What the task asks:
If a record holds a picture, drop the picture and return the rest of the record word for word.

[Data extracted from a collection]
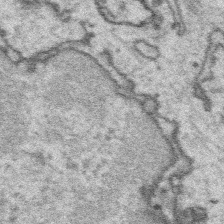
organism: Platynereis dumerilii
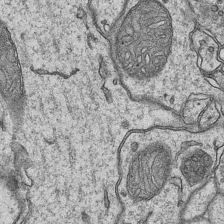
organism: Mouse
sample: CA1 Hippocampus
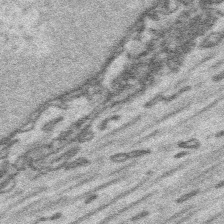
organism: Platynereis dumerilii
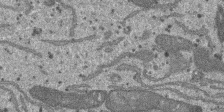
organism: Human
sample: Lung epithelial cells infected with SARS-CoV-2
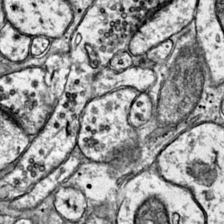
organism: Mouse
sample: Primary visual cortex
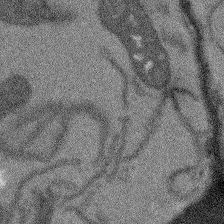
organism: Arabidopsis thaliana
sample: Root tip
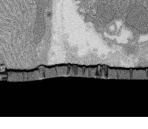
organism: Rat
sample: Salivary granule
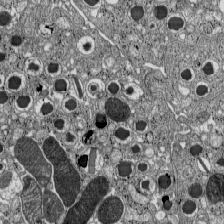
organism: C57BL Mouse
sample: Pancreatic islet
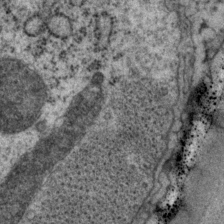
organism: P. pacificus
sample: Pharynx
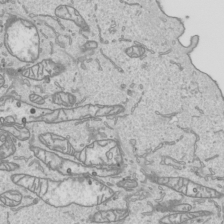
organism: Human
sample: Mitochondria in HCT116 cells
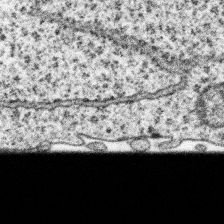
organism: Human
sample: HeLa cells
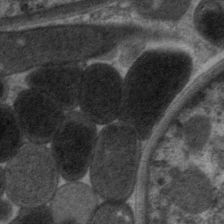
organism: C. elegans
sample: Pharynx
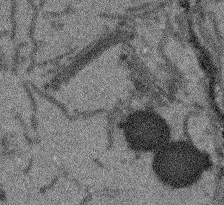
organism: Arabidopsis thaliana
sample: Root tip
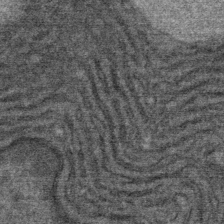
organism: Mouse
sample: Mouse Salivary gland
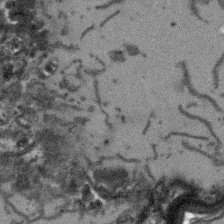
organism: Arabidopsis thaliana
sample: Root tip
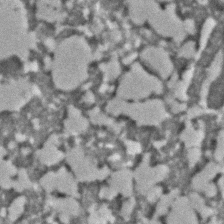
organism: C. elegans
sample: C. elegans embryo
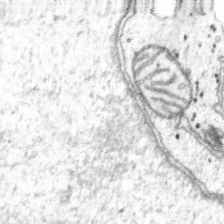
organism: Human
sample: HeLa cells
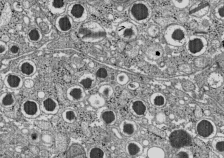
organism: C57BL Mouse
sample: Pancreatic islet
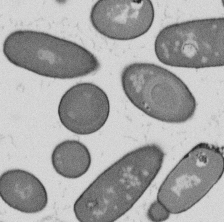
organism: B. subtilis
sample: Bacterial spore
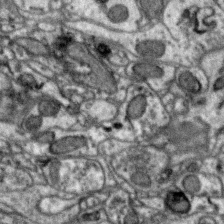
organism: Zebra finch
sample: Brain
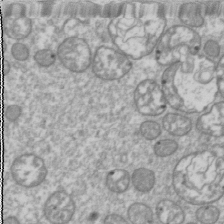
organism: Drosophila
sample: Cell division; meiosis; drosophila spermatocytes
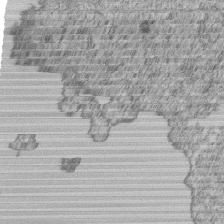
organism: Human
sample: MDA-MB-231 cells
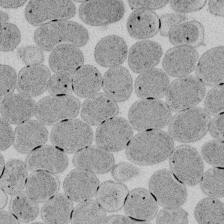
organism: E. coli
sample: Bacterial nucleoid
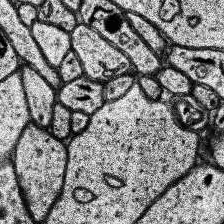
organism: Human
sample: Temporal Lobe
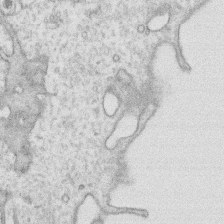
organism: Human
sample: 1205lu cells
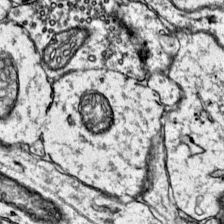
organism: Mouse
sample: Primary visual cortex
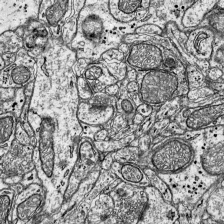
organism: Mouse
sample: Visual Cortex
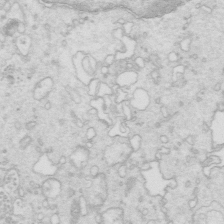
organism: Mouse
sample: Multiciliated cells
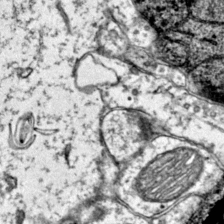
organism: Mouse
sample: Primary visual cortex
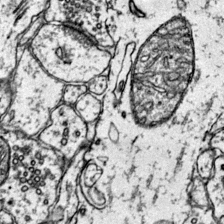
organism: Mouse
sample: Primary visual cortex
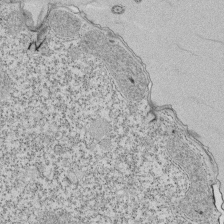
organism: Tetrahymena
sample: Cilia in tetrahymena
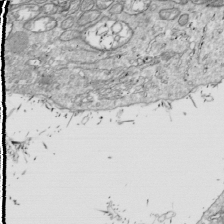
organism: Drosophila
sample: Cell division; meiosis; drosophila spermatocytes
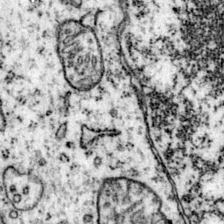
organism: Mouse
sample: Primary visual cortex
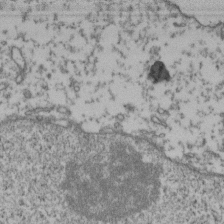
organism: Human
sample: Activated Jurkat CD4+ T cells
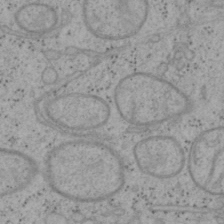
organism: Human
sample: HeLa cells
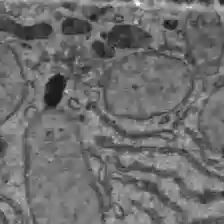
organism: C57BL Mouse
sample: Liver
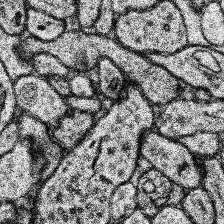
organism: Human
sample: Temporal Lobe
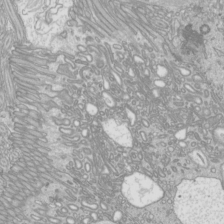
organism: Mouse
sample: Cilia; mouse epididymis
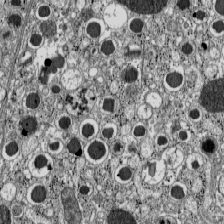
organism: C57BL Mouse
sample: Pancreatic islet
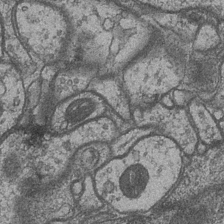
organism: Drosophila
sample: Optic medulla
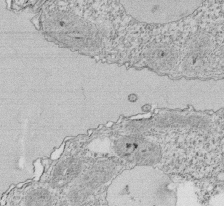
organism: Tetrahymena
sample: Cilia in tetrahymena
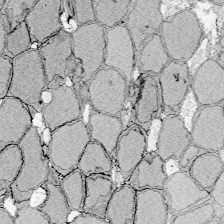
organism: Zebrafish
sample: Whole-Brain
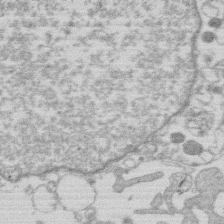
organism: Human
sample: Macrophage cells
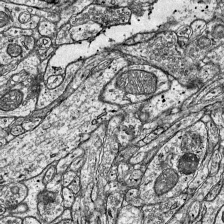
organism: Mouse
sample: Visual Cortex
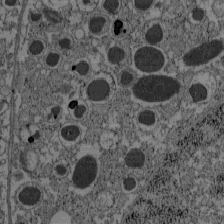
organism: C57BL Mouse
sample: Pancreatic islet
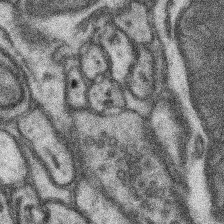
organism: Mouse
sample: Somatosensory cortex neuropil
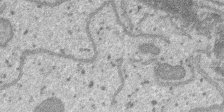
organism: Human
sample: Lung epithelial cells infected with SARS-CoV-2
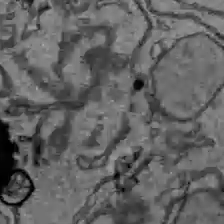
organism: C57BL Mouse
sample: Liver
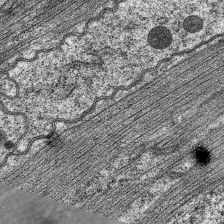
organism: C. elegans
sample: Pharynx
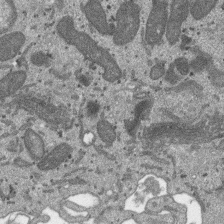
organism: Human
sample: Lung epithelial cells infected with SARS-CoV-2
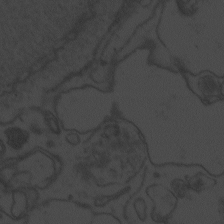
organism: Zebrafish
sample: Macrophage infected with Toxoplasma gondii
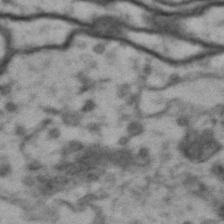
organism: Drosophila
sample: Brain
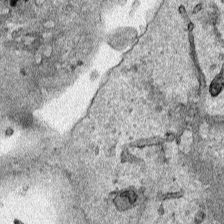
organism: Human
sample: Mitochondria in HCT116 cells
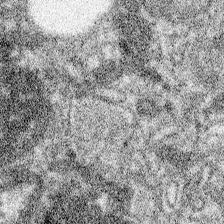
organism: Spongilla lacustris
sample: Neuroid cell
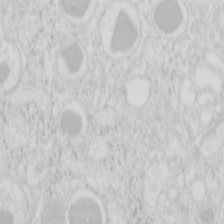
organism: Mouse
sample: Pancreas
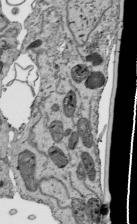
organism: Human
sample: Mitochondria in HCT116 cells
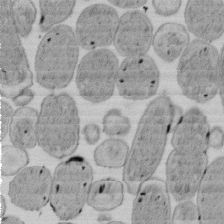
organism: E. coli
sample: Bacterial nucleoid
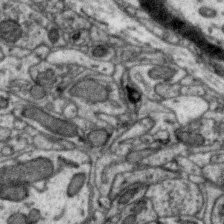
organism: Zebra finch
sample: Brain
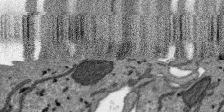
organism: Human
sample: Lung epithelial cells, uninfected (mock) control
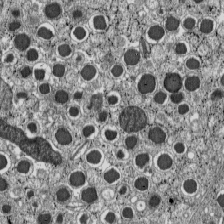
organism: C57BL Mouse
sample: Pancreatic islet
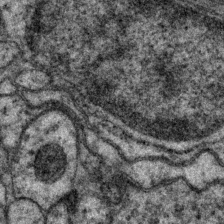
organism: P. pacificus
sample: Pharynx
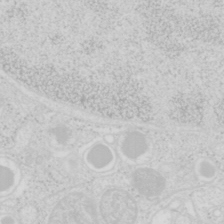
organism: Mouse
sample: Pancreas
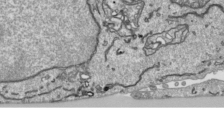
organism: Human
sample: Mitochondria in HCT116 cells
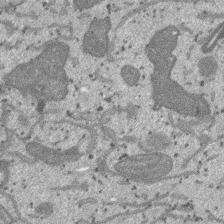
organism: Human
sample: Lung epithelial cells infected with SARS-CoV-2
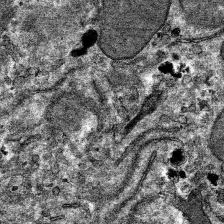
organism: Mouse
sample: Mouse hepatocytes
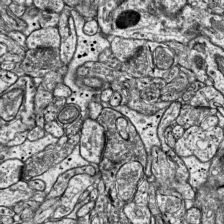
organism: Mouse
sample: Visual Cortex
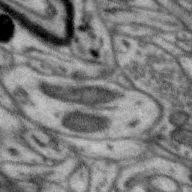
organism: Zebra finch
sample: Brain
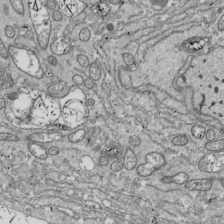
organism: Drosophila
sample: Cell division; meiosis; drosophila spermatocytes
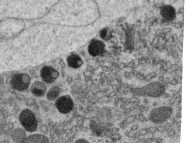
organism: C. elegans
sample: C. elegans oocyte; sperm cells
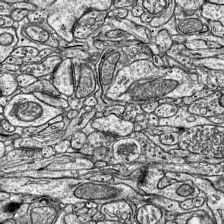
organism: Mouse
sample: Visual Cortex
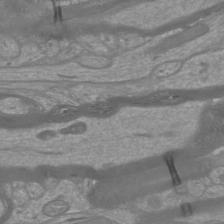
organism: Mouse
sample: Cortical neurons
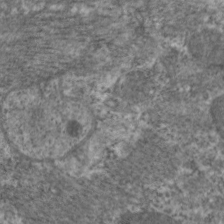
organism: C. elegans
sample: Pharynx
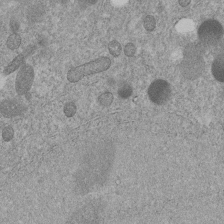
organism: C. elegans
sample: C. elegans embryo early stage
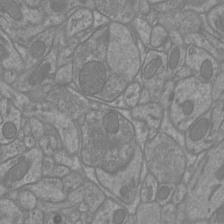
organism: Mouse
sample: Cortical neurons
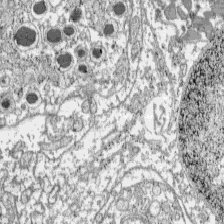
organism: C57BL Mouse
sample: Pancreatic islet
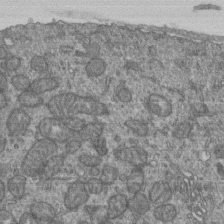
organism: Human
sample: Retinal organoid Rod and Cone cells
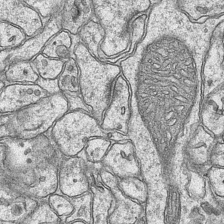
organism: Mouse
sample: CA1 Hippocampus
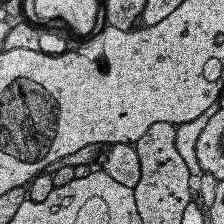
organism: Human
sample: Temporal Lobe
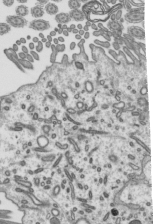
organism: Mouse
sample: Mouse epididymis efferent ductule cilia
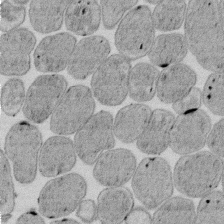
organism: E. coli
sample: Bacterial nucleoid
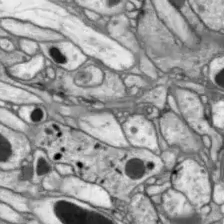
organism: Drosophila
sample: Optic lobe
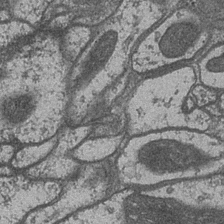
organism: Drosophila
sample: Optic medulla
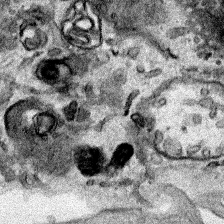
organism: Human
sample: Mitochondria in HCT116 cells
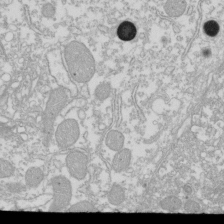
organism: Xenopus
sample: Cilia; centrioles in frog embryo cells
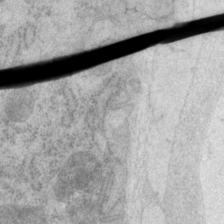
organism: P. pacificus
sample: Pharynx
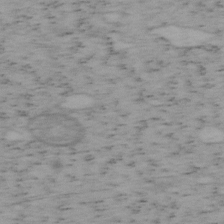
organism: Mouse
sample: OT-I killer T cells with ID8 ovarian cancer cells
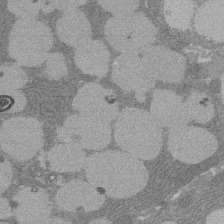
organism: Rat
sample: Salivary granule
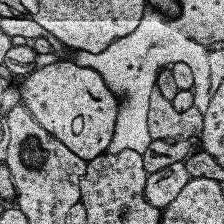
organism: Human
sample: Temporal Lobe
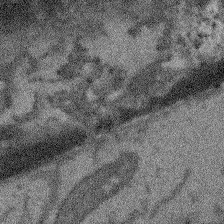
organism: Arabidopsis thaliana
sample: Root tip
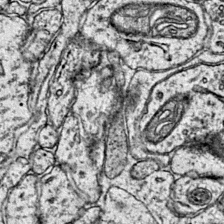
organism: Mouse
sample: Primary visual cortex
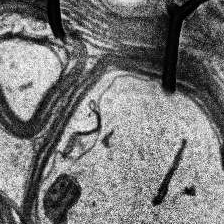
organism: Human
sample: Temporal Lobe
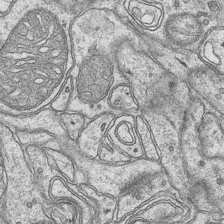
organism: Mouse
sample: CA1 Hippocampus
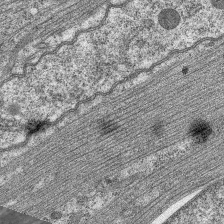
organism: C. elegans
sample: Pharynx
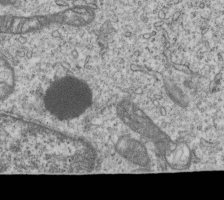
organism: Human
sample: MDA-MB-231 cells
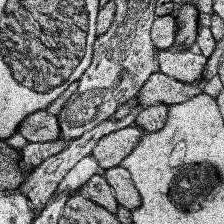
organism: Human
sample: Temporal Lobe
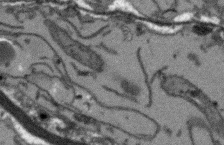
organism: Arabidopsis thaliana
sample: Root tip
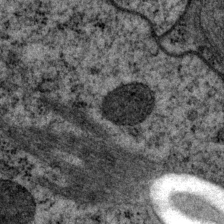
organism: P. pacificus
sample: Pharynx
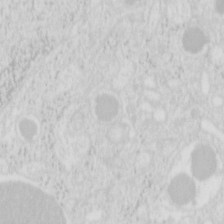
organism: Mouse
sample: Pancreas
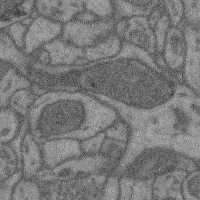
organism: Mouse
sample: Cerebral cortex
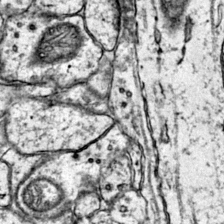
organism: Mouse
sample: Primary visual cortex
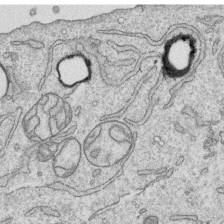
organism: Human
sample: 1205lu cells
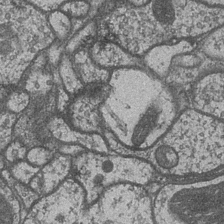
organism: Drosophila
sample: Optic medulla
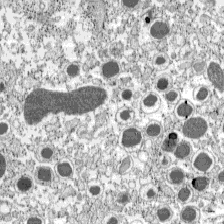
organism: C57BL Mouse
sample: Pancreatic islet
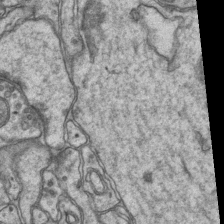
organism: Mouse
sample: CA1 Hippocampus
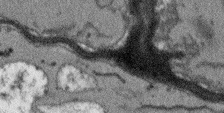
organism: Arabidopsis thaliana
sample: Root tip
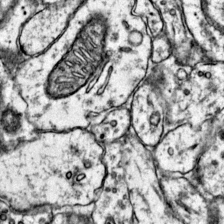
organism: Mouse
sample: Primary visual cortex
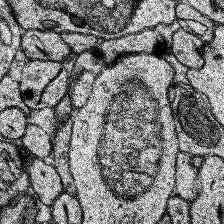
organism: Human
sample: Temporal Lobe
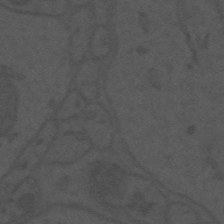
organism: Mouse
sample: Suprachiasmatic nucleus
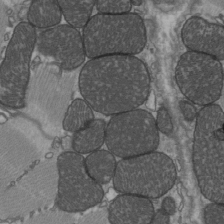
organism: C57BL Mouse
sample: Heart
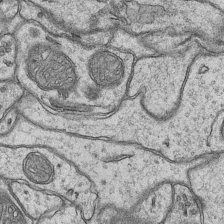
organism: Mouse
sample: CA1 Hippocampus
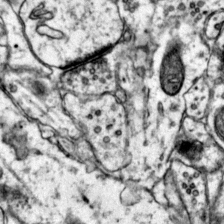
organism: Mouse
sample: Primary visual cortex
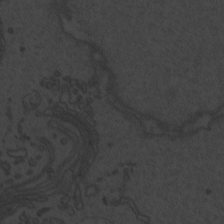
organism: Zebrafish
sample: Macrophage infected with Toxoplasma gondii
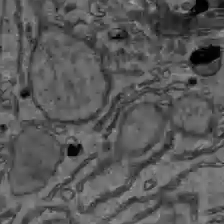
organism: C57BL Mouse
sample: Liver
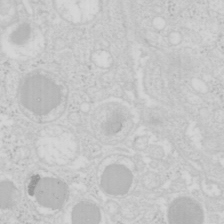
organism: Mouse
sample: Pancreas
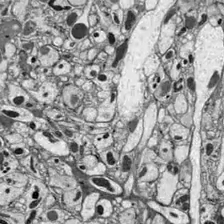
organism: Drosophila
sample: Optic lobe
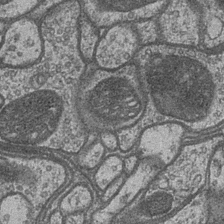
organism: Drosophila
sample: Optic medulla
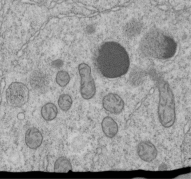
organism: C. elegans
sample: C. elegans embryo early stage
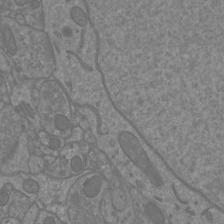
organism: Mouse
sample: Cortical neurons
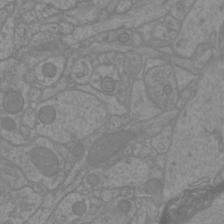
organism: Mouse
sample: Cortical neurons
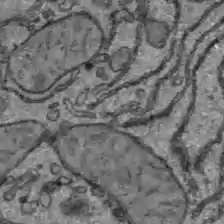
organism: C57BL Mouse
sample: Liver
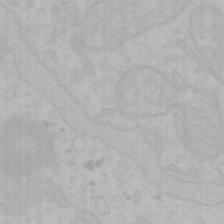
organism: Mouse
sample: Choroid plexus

Result:
organism: Platynereis dumerilii
organism: Mouse
sample: CA1 Hippocampus
organism: Platynereis dumerilii
organism: Human
sample: Lung epithelial cells infected with SARS-CoV-2
organism: Mouse
sample: Primary visual cortex
organism: Arabidopsis thaliana
sample: Root tip
organism: Rat
sample: Salivary granule
organism: C57BL Mouse
sample: Pancreatic islet
organism: P. pacificus
sample: Pharynx
organism: Human
sample: Mitochondria in HCT116 cells
organism: Human
sample: HeLa cells
organism: C. elegans
sample: Pharynx
organism: Arabidopsis thaliana
sample: Root tip
organism: Mouse
sample: Mouse Salivary gland
organism: Arabidopsis thaliana
sample: Root tip
organism: C. elegans
sample: C. elegans embryo
organism: Human
sample: HeLa cells
organism: C57BL Mouse
sample: Pancreatic islet
organism: B. subtilis
sample: Bacterial spore
organism: Zebra finch
sample: Brain
organism: Drosophila
sample: Cell division; meiosis; drosophila spermatocytes
organism: Human
sample: MDA-MB-231 cells
organism: E. coli
sample: Bacterial nucleoid
organism: Human
sample: Temporal Lobe
organism: Human
sample: 1205lu cells
organism: Mouse
sample: Primary visual cortex
organism: Mouse
sample: Visual Cortex
organism: Mouse
sample: Multiciliated cells
organism: Mouse
sample: Primary visual cortex
organism: Mouse
sample: Primary visual cortex
organism: Tetrahymena
sample: Cilia in tetrahymena
organism: Drosophila
sample: Cell division; meiosis; drosophila spermatocytes
organism: Mouse
sample: Primary visual cortex
organism: Human
sample: Activated Jurkat CD4+ T cells
organism: Human
sample: HeLa cells
organism: C57BL Mouse
sample: Liver
organism: Human
sample: Temporal Lobe
organism: Mouse
sample: Cilia; mouse epididymis
organism: C57BL Mouse
sample: Pancreatic islet
organism: Drosophila
sample: Optic medulla
organism: Tetrahymena
sample: Cilia in tetrahymena
organism: Zebrafish
sample: Whole-Brain
organism: Human
sample: Macrophage cells
organism: Mouse
sample: Visual Cortex
organism: C57BL Mouse
sample: Pancreatic islet
organism: Mouse
sample: Somatosensory cortex neuropil
organism: Human
sample: Lung epithelial cells infected with SARS-CoV-2
organism: C57BL Mouse
sample: Liver
organism: C. elegans
sample: Pharynx
organism: Human
sample: Lung epithelial cells infected with SARS-CoV-2
organism: Zebrafish
sample: Macrophage infected with Toxoplasma gondii
organism: Drosophila
sample: Brain
organism: Human
sample: Mitochondria in HCT116 cells
organism: Spongilla lacustris
sample: Neuroid cell
organism: Mouse
sample: Pancreas
organism: Human
sample: Mitochondria in HCT116 cells
organism: E. coli
sample: Bacterial nucleoid
organism: Zebra finch
sample: Brain
organism: Human
sample: Lung epithelial cells, uninfected (mock) control
organism: C57BL Mouse
sample: Pancreatic islet
organism: P. pacificus
sample: Pharynx
organism: Mouse
sample: Pancreas
organism: Human
sample: Mitochondria in HCT116 cells
organism: Human
sample: Lung epithelial cells infected with SARS-CoV-2
organism: Mouse
sample: Mouse hepatocytes
organism: Mouse
sample: Visual Cortex
organism: Zebra finch
sample: Brain
organism: Drosophila
sample: Cell division; meiosis; drosophila spermatocytes
organism: C. elegans
sample: C. elegans oocyte; sperm cells
organism: Mouse
sample: Visual Cortex
organism: Mouse
sample: Cortical neurons
organism: C. elegans
sample: Pharynx
organism: C. elegans
sample: C. elegans embryo early stage
organism: Mouse
sample: Cortical neurons
organism: C57BL Mouse
sample: Pancreatic islet
organism: Human
sample: Retinal organoid Rod and Cone cells
organism: Mouse
sample: CA1 Hippocampus
organism: Human
sample: Temporal Lobe
organism: Mouse
sample: Mouse epididymis efferent ductule cilia
organism: E. coli
sample: Bacterial nucleoid
organism: Drosophila
sample: Optic lobe
organism: Drosophila
sample: Optic medulla
organism: Human
sample: Mitochondria in HCT116 cells
organism: Xenopus
sample: Cilia; centrioles in frog embryo cells
organism: P. pacificus
sample: Pharynx
organism: Mouse
sample: OT-I killer T cells with ID8 ovarian cancer cells
organism: Rat
sample: Salivary granule
organism: Human
sample: Temporal Lobe
organism: Arabidopsis thaliana
sample: Root tip
organism: Mouse
sample: Primary visual cortex
organism: Human
sample: Temporal Lobe
organism: Mouse
sample: CA1 Hippocampus
organism: C. elegans
sample: Pharynx
organism: Human
sample: MDA-MB-231 cells
organism: Human
sample: Temporal Lobe
organism: Arabidopsis thaliana
sample: Root tip
organism: P. pacificus
sample: Pharynx
organism: Mouse
sample: Pancreas
organism: Mouse
sample: Cerebral cortex
organism: Mouse
sample: Primary visual cortex
organism: Human
sample: 1205lu cells
organism: Drosophila
sample: Optic medulla
organism: C57BL Mouse
sample: Pancreatic islet
organism: Mouse
sample: CA1 Hippocampus
organism: Arabidopsis thaliana
sample: Root tip
organism: Mouse
sample: Primary visual cortex
organism: Human
sample: Temporal Lobe
organism: Mouse
sample: Suprachiasmatic nucleus
organism: C57BL Mouse
sample: Heart
organism: Mouse
sample: CA1 Hippocampus
organism: Mouse
sample: Primary visual cortex
organism: Zebrafish
sample: Macrophage infected with Toxoplasma gondii
organism: C57BL Mouse
sample: Liver
organism: Mouse
sample: Pancreas
organism: Drosophila
sample: Optic lobe
organism: Drosophila
sample: Optic medulla
organism: C. elegans
sample: C. elegans embryo early stage
organism: Mouse
sample: Cortical neurons
organism: Mouse
sample: Cortical neurons
organism: C57BL Mouse
sample: Liver
organism: Mouse
sample: Choroid plexus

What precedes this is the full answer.